I haven’t finished this module yet. My first design will only have one Hasher Unit instance.
The Miner, The Top Level
The top level of the design is pretty basic, and by “basic” I mean not fleshed out. Though it should be relatively simple, since the functionality is organized into a hierarchy of modules. And integration is always the easiest part, right?†
In order to function, there needs to be an external interface to the software (or Bitcoin network). There needs to be control module that directs and parallelizes the data into mulitple Hasher Units; resultant data has to be fed back through to the network via external interface.
Future Directions
I’m currently working on the Hasher Unit–and so far I’ve only tested things in simulation.

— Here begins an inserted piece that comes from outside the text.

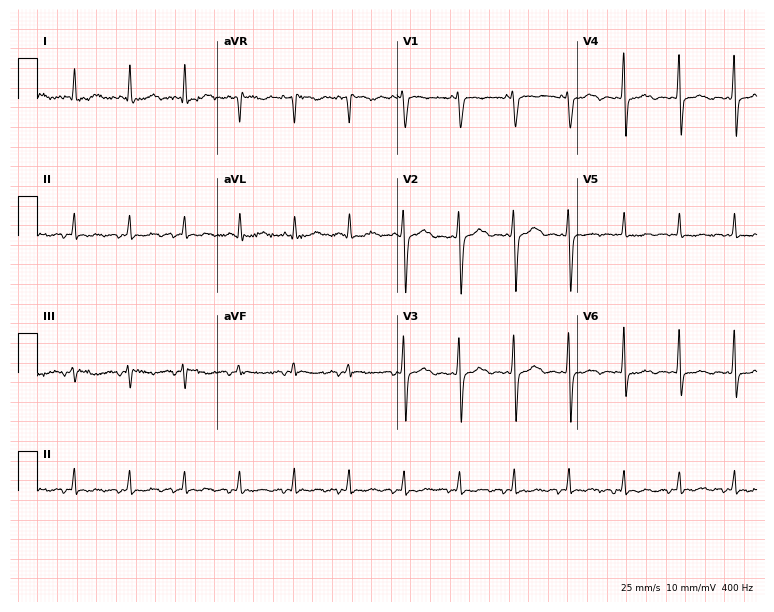
Resting 12-lead electrocardiogram. Patient: a 49-year-old female. None of these six findings is recorded: first-degree AV block, right bundle branch block, left bundle branch block, sinus bradycardia, atrial fibrillation, sinus tachycardia.

My next tasks are:
- Implement and “Verify” the Hasher Unit (Designer Simulation)
- Implement and Verify the top level (Designer Simulation) with a basic interface and a single hasher unit
- Assess resource utilization and how many Hash Units will fit ona chip
- Program the design into my FPGA and test on hardware
- Modify/Write the necessary software and get it to work with the FPGA
More generally: there are some limitations with my approach that could be addressed. At 1 GHz a single Hasher Unit will iterate through the entire Nonce space in about a second. These days the nonce alone isn’t enough to guess a winning header; my design introduces a software bottleneck in terms of feeding viable headers into the design. Maybe.
If I can get this working, it may be interesting to move more of the header construction into the FPGA. At least the shuffling and computation of the Merkle Tree. I need to do some math on data throughput and Software/Interface/Circuitware speeds. It may not be worth it.
And in a domain dominated by ASIC miners this project may be more of an academic pursuit in the first place, and consequently not “worth” the optimization.
Thanks for reading.
Notes
If you’d like to check out (audit) the HDL: Hasher FPGA Repo
*Id Est: Have people (rather publicly) point out my poor engineering.
Note 2: This may look like code, but it is NOT code. This HDL describes a logical circuit as hardware. Everything in it becomes either a clump of logic gates that manipulate bits (represented as voltages), a register for storing bits, or a connection (net) in between those things. Every computation described in these files happens simultaneously (except when it isn’t) and registers are placed after each computation, instead of in a memory “block” (except when it is).
Confused? Good. That fear is something every budding digital designer feels, and should (but probably won’t) keep you from treating HDL like code and generating a mess. I’m convinced it’s part of the learning process. If you imagine everything here as gates on a PCB, you’ll be fine. You can also play Turing Complete on Steam, it’s a surprisingly good introduction.
Note 3: Generally speaking, I registered the inputs but not the outputs of a block (since I’m constantly changing the input values as things get piped in). There is an additional register external to the chain as well. So my pipeline has 113 clock cyles of latency per SHA Module; +1 for registering the output. So in simulation you’ll see the data take 114 clock cycles for 1 SHA block, 227 cycles for 2 SHA blocks (113+113+1), and 340 cycles for 3 SHA blocks.
†It is not.
Everyone thinks “this time I’ll properly define the interfaces, so this time things will just plug togther–integration will be a breeze!” and it’s never true. It’s a lie engineers tell themselves. Every. Single. Time. It’s an illusion. The Illusion of Rigor.
Note 5: This “blog post” is a poorly concealed micro-architecture document.